Depending on the reading plan you follow (you do follow one, I hope!), you may be reading in the Revelation.  The first chapter tells us who is writing:  John, at the behest of Jesus, with the authority of the Almighty. And it tells us who he’s writing to:  the seven churches of Asia.  But none of us thinks the audience is limited to those folks.  It’s clearly from Jesus, through John, to all believers, then and thereafter.

Seven is often used to denote completion, totality.

So why is it addressed as it is?  We know, for instance, about other churches in Asia-why are they left out?  It could have been seven churches somewhere else-why not Judea, or Macedonia, or Galatia?  Here’s a guess. Seven is often used to denote completion, totality.  So Jesus looked around, and found a region where there were seven churches who could represent the spectrum he wanted to address.  He zeroed in on Asia, and these seven out of all the churches there, because-whoever and wherever and whenever we are-we can find there a depiction of ourselves.  Why do it this way?  I think it makes it more personal, less general.

And that brings me to the thing I noticed today.  John addresses the letter he’s writing very personally:  “I, John, your brother and partner…” (Revelation 1:9)  Not a prophet standing in a gate shouting out the words of the Lord to whoever walks by, as some of his predecessors were directed to do.  Instead, a personal letter.  “I’m writing to you as your brother and partner.  You know me.  You know that I’m right there in the trenches with you.  You know I love you and I will stick with you.”  John (and therefore Jesus) wants us to take this very personally.
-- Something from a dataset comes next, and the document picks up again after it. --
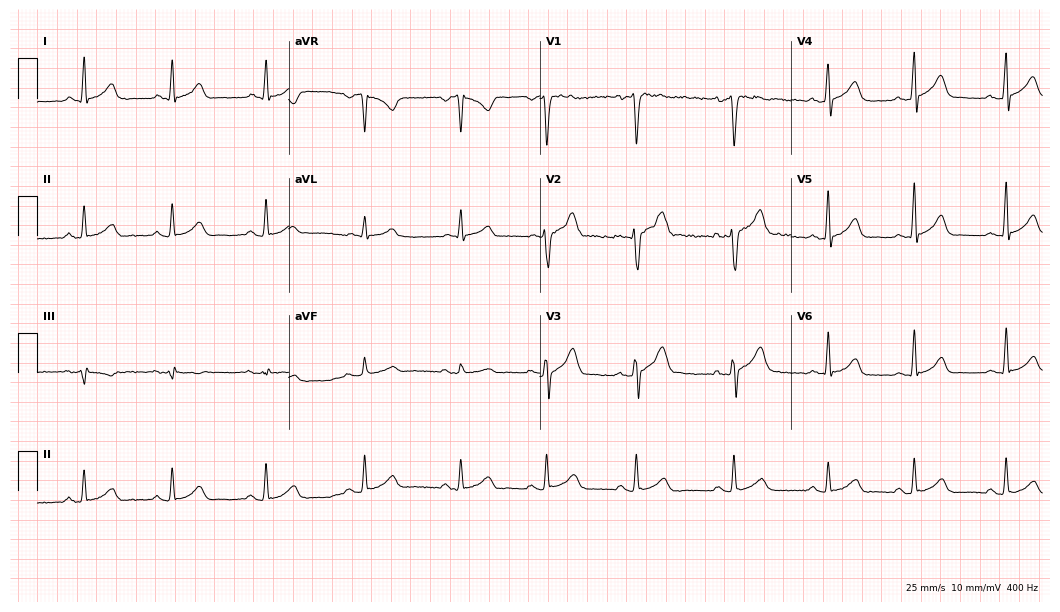
12-lead ECG from a 27-year-old male patient. Labelled as a normal ECG.

And we need to take note of what he’s our brother and partner in.  “I, John, your brother and partner in the tribulation.”  As will become apparent in the next two chapters, Jesus is acutely aware of the situations these churches are in.  The circumstances are quite different among them, but in every case there is what we could call tribulation.  Even, as in Laodicea’s case, the trials brought on by the distractions of wealth.

But that’s not all John says.  He’s also “your brother and partner in…the kingdom.”  There are trials, and  he’s with us.  There is also a glorious kingdom.  Note the present tense.  He’s our brother and partner in the kingdom now, as well as in the glory to be revealed at the King’s return. This brotherhood, this partnership, is what upholds us as we share in the trials.

And this still isn’t all.  John says he is also “your brother and partner in…the patient endurance.”  This is the long haul.  John’s not writing a letter and moving on to something else.  He’s going to continue to be their brother and our partner, as long as he’s alive to do it.

John finishes the thought saying that these things “are in Jesus”.  The tribulation in Jesus.  The kingdom in Jesus.  The patient endurance in Jesus.  John is our brother and partner.  We share the relationship because it is in Jesus.  In Jesus, we are all one another’s brother and sister and partner.

And we need each other!  Because we’re all in one of these representative churches.  First love fading, or under persecution, or wracked by false teaching, or morally corrupt, or alive in name only, or weak but staying active, or self-satisfied.

It is so comforting and strengthening to be reminded we’re not in it alone. We have a brother and partner in John-who still reaches out of us even though he is long asleep in the dust.  We have a brother and partner in Jesus.  And we have a brother, sister, partner in each other.  Not general, personal. Not only each-other-all-of-us-generally, but each-other-you-and-me.  Personal.